Kyocera Echo Overview

Inside of a world filled up with interchangeable Android phones, the Kyocera Echo truly shines. This Sprint handset breaks new ground by another fold-out screen that provides the device an astonishing 960 x 800 pixels of real-estate, enough to look at the rest of the best websites, use two different apps at the same time, or run specially optimized programs that put different content on each panel.

Physically, the Echo is the weirdest phone I have seen in a while. It begins giving the impression of a fairly thick candy-bar phone at 4.5 by 2.2 by .67 inches (HWD) plus a hefty 6.8 ounces, by using a black bezel around its 3.5-inch 800-by-480 screen, which can be thicker on the right side than on the left.The darn thing actually accordions open, on a unique hinge, leading another screen to sort of swing out into place. You need three distinct motions to be expanded the Echo: First, pull the top screen back and away; second, swivel it down so it's flat and parallel with the second screen, and third, push it into place.

Dual-screen computer systems employ a shady history. Occasionally, you'll listen to them at CES or another trade events, however they vanish, joining the scrap heap of unrealized prototypes. MSI and Asus, one example is, both showed dual-screen computers at CES 2010, and not as of this year's show.

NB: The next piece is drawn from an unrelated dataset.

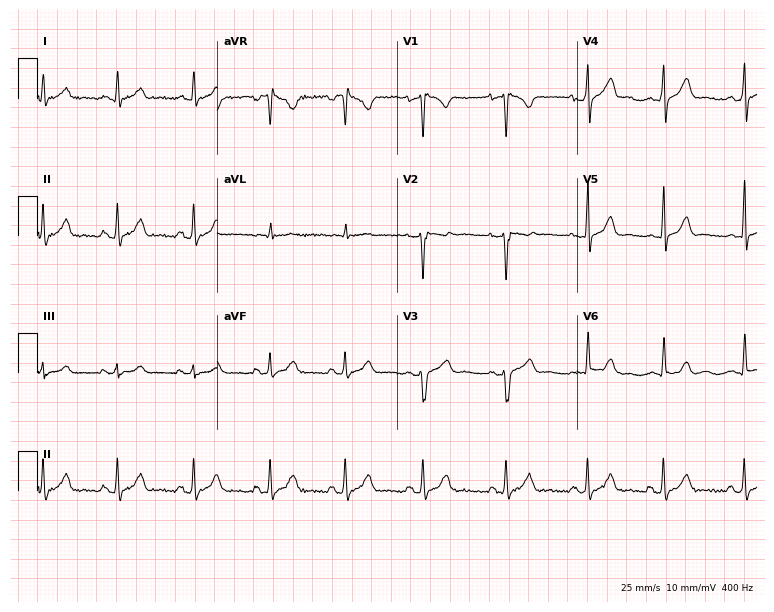
Resting 12-lead electrocardiogram (7.3-second recording at 400 Hz). Patient: a 29-year-old female. None of these six findings is recorded: first-degree AV block, right bundle branch block (RBBB), left bundle branch block (LBBB), sinus bradycardia, atrial fibrillation (AF), sinus tachycardia.
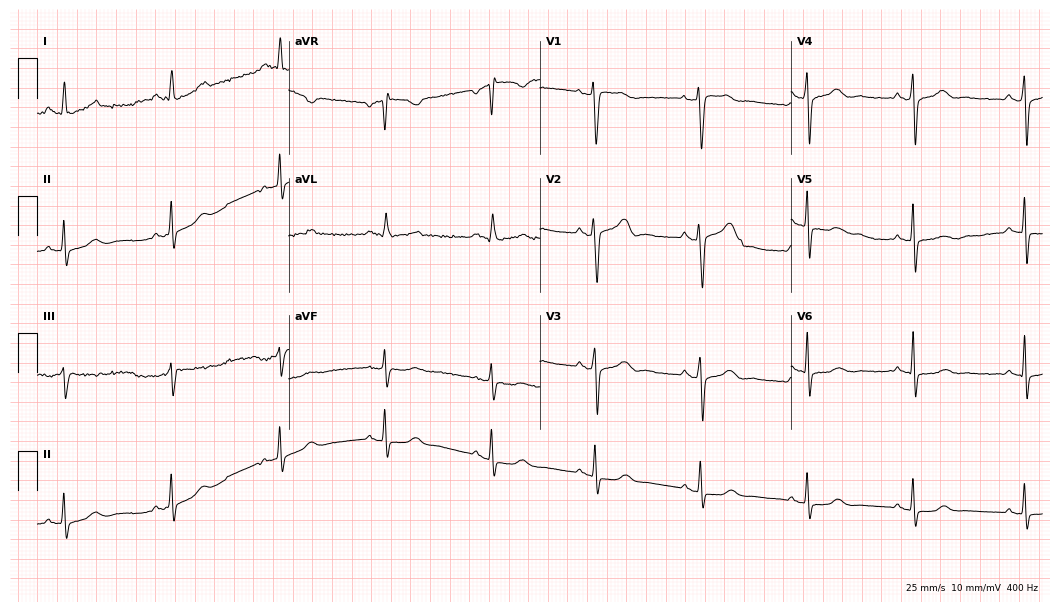
ECG — a female patient, 37 years old. Labelled as a normal ECG.

One of the better uses of the Echo's second screen is the virtual keyboard. When both displays are open and you are obviously holding the device in panoramic mode, the keyboard consumes the entire bottom screen.Automagically, the Kyocera Echo relies on a Swype keyboard which allows you to definitely increase the speed of your typing by drawing lines between the letters you desire to type. If you learn of Swype annoying, you'll be able to change to the traditional Android keyboard. In the two caser, the keyboards have a tiny number of haptic feedback, which you can also disable.

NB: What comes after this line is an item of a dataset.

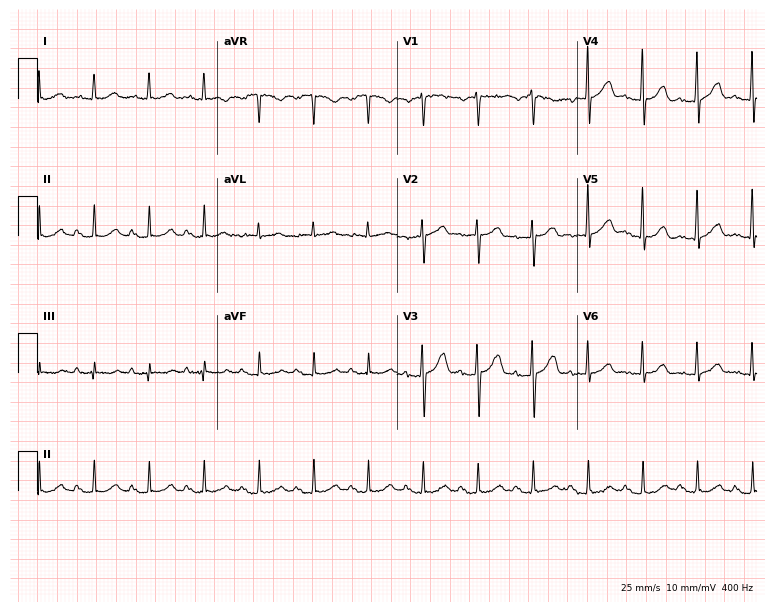
Resting 12-lead electrocardiogram. Patient: a male, 76 years old. The tracing shows sinus tachycardia (a sinus rate of 100 beats per minute or more).
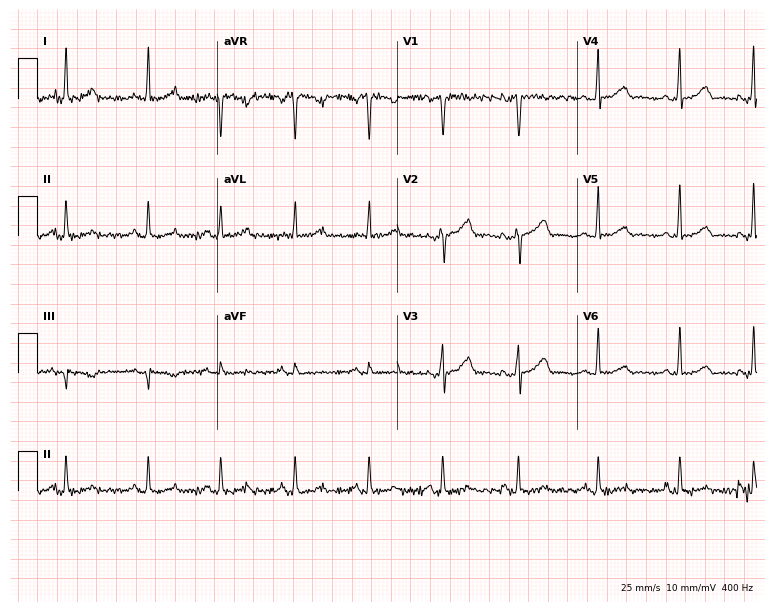
ECG — a woman, 44 years old. Labelled as a normal ECG.

The 5-megapixel camera seems fairly responsive, though the quality of pictures was tough to test in the low light of the nightclub where the event occurred. It could possibly shoot video at 720p, but the relatively low resolution of the phone's screen won't demonstrate that off. You'll only notice it when you've moved it for a computer, or another device.

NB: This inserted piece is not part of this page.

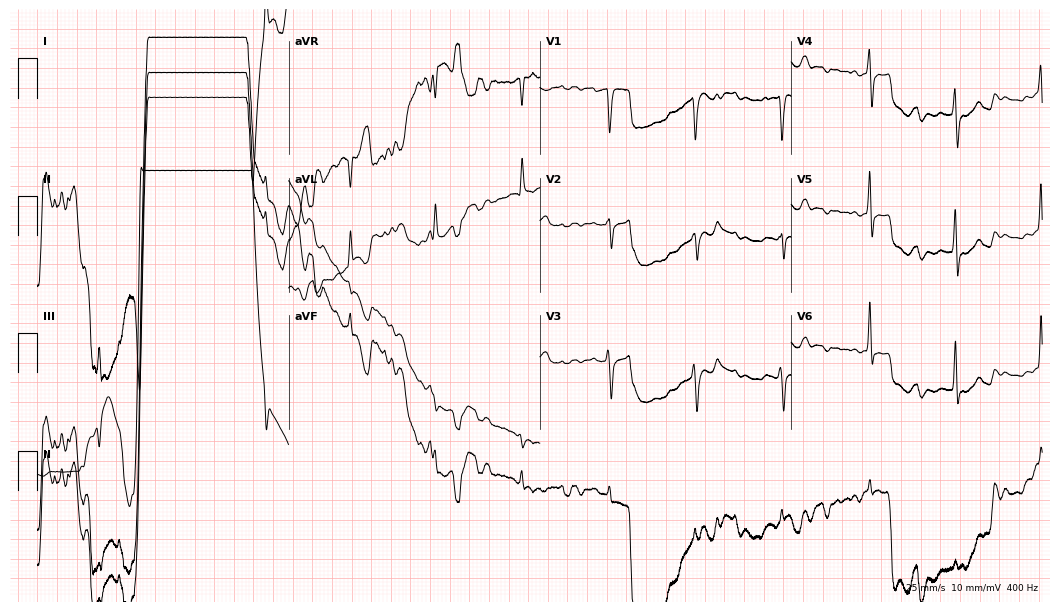
Resting 12-lead electrocardiogram (10.2-second recording at 400 Hz). Patient: a 54-year-old male. None of these six findings is recorded: first-degree AV block, right bundle branch block (RBBB), left bundle branch block (LBBB), sinus bradycardia, atrial fibrillation (AF), sinus tachycardia. Other findings, if any, are not listed.

Inside, the Echo includes a 1GHz Snapdragon processor. For that reason, the handset responds relatively quickly when buying and selling programs, scrolling though menus, and switching tasks. You'll find it remained responsive when simultasking on the two displays.

Call Quality
Call quality was satisfying of all fronts. Voices sounded natural on our end and there was little static or interference. The signal also was clear but it stayed relatively strong in buildings and underground. We noticed, however, that callers sounded a tad removed. Though the volume was loud enough, rrt had been almost like our friends were calling from behind a wall or screen. It wasn't a large deal, nonetheless it was inescapable.Reports from the medial side were good as well. Callers could tell we had arrived with a cell phone, but they also mentioned decent clarity and little wind noise.Interestingly, they also said we sounded somewhat distant while there was enough volume. It wasn't a challenge as we were speaking inside a quiet place, however, if there was loads of background noise we did have to speak approximately be understood.

Battery life
The Echo lasted a legendary 8 hours and 26 minutes on the battery test, involving continuous surfing over 3G at 40-percent brightness. In dual-screen mode, the period declined to 3:47. In contrast, the HTC Evo Shift 4G lasted 6:51, and the 3G Samsung Intercept lasted just 5:10.